Ruud Van Empel: Portraits
Overview
ATLANTA. April 5, 2017. Jackson Fine Art is proud to present new exhibitions from Matthew Brandt and Ruud van Empel, two contemporary artists whose works challenge preconceptions of traditional photography. Brandt is known for employing early processes that celebrate the material essence of analog photography, while van Empel’s digital composites result from the meticulous assemblage of hundreds of the artist’s own source photographs into one photorealistic image. On the evening of Friday, April 28th, from 6-8pm, we will host an opening reception with both artists in attendance. On Saturday, April 29th at 3:30pm, Ruud van Empel will give an artist’s talk at the gallery, followed by questions and a book signing. At 2pm, Matthew Brandt will speak at the Hill Auditorium for a program presented in cooperation with the High Museum.

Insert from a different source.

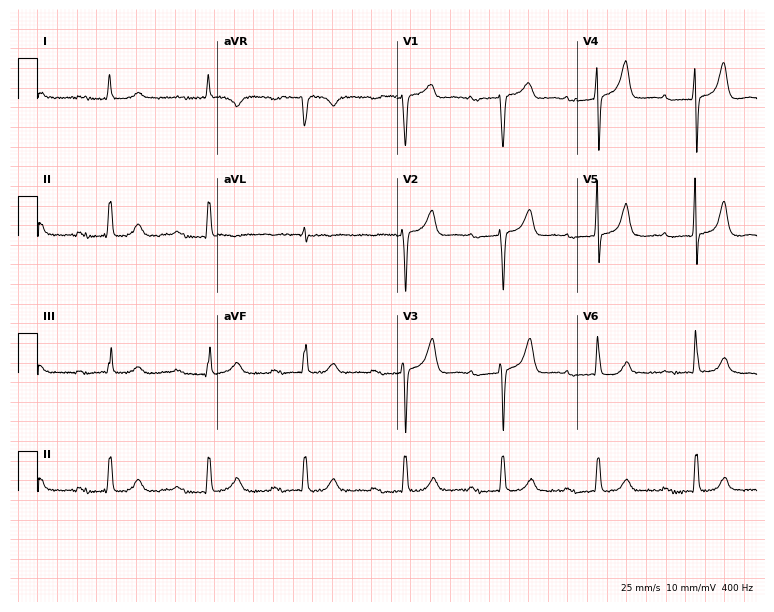
Electrocardiogram, a female patient, 82 years old. Interpretation includes first-degree AV block.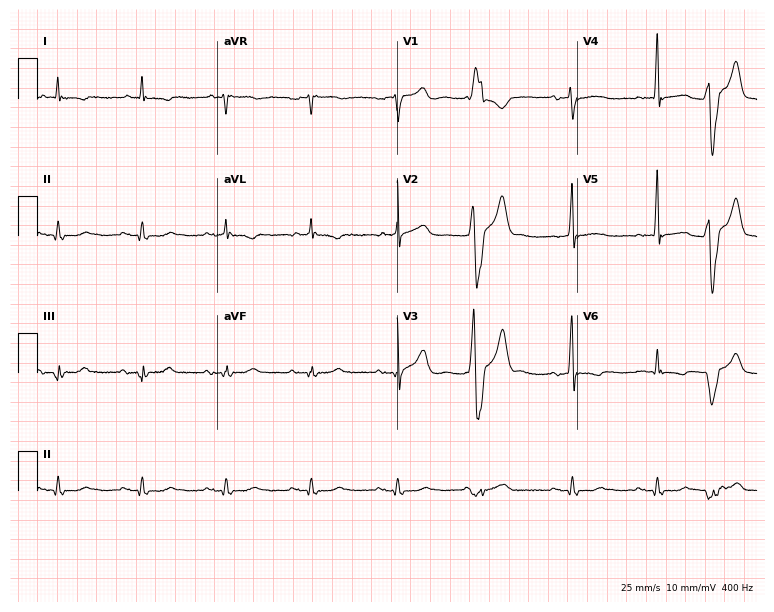
ECG — a 66-year-old male patient. Screened for six findings — first-degree AV block, right bundle branch block, left bundle branch block, sinus bradycardia, atrial fibrillation, sinus tachycardia — none is recorded. Only these six findings were labelled.

Ruud van Empel’s striking large-format photomontages apply painterly precision and detail to a medium often derided in contemporary fine art photography — the digital composite. His youthful subjects and lush settings do not exist outside of van Empel’s Photoshop workspace, where the artist utilizes his own photographs of models in different settings and a large collection of images he has collected over time to create complex portraits of startling realism, marked by a tinge of the uncanny. In World, van Empel depicted innocent subjects adrift in elaborate natural settings, evoking magical realism and the pastoral children’s portraits of the German painter Otto Dix. Portraits, van Empel’s third exhibition at Jackson Fine Art, draws on two new series for which van Empel shifts away from the straightforward fantasy of earlier bodies of work in favor of a psychological contemplation of his subjects. Mood and Analogy recall van Empel’s Dutch artistic heritage through clasically posed portraits reminiscent of painted miniatures and distinguished by dark, earthy tones and dramatic chiarrascuro. Van Empel’s young inventions appear not lost in the world, but living in it, with all of the complexity and depth that entails.